Beads and postcards on a lazy Sunday

While most of my part of the world is all agog about SuperBowl Sunday, we slept through the afternoon lazily, just enjoying the time to relax.  My back is giving me problems — and I always welcome the chance to recharge which I cannot do as leisurely as I can on weekdays.  Lunch was at almost 4pm — thanks to Pizza Hut.

I had a most disturbing dream, though, about a favorite “niece” (although she is the daughter of a friend and not a blood relative).  Stranger still, I was in Manila.  Well, thinking of Manila is nothing new.  Dreaming of it is.  So I’m making a mental note to write my dear Evita later and ask how she’s doing.

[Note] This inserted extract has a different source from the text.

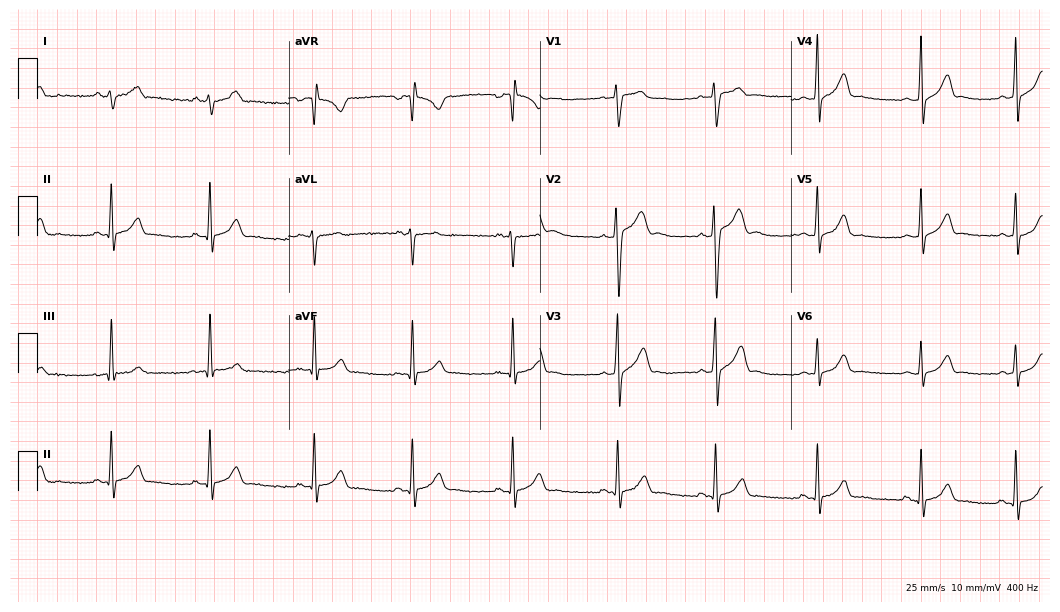
Electrocardiogram (10.2-second recording at 400 Hz), a male, 17 years old. Of the six screened findings (first-degree AV block, right bundle branch block, left bundle branch block, sinus bradycardia, atrial fibrillation, sinus tachycardia), none is recorded.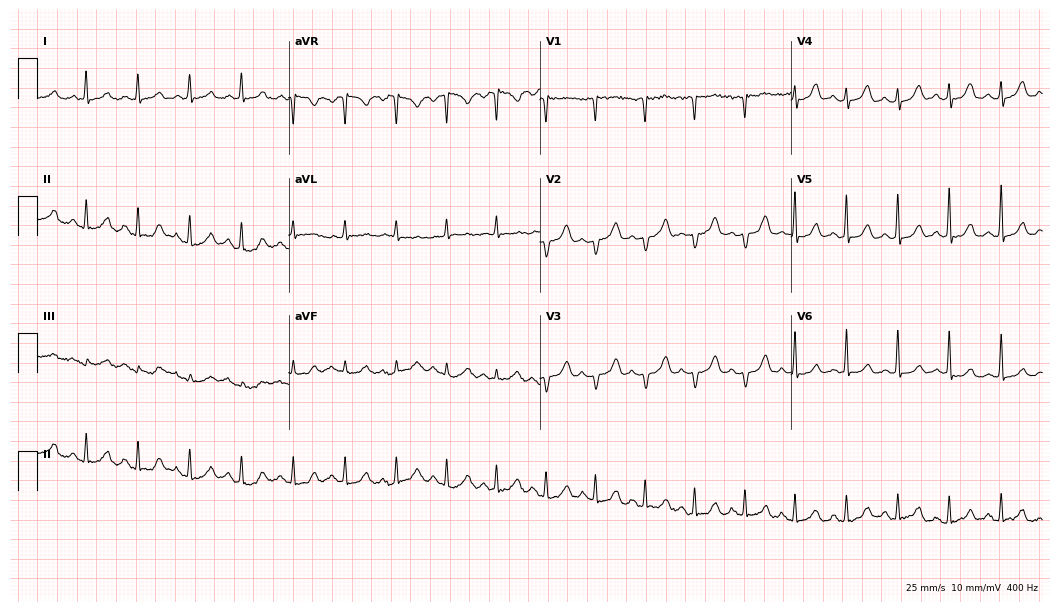
Resting 12-lead electrocardiogram (10.2-second recording at 400 Hz). Patient: an 82-year-old female. The tracing shows sinus tachycardia (a sinus rate of 100 beats per minute or more).

I am also trying to get my creations going, so I sorted through a shoe-box full of odds and ends I had dumped together while cleaning up my work space.  Sorting through the various head and eyepins (that little pin-like metal object that you string beads with) took the early afternoon.  I tried to set aside the half-finished rosary bracelets I had as well which I hope to post in the shop after finishing them and photographing the pieces.  By the time I finished, the sandman was calling.  At my age, I’ve learned that it’s easier to just give in rather than fight it — and it’s more beneficial to me when I let myself take a moment to recharge by closing my eyes for a nap..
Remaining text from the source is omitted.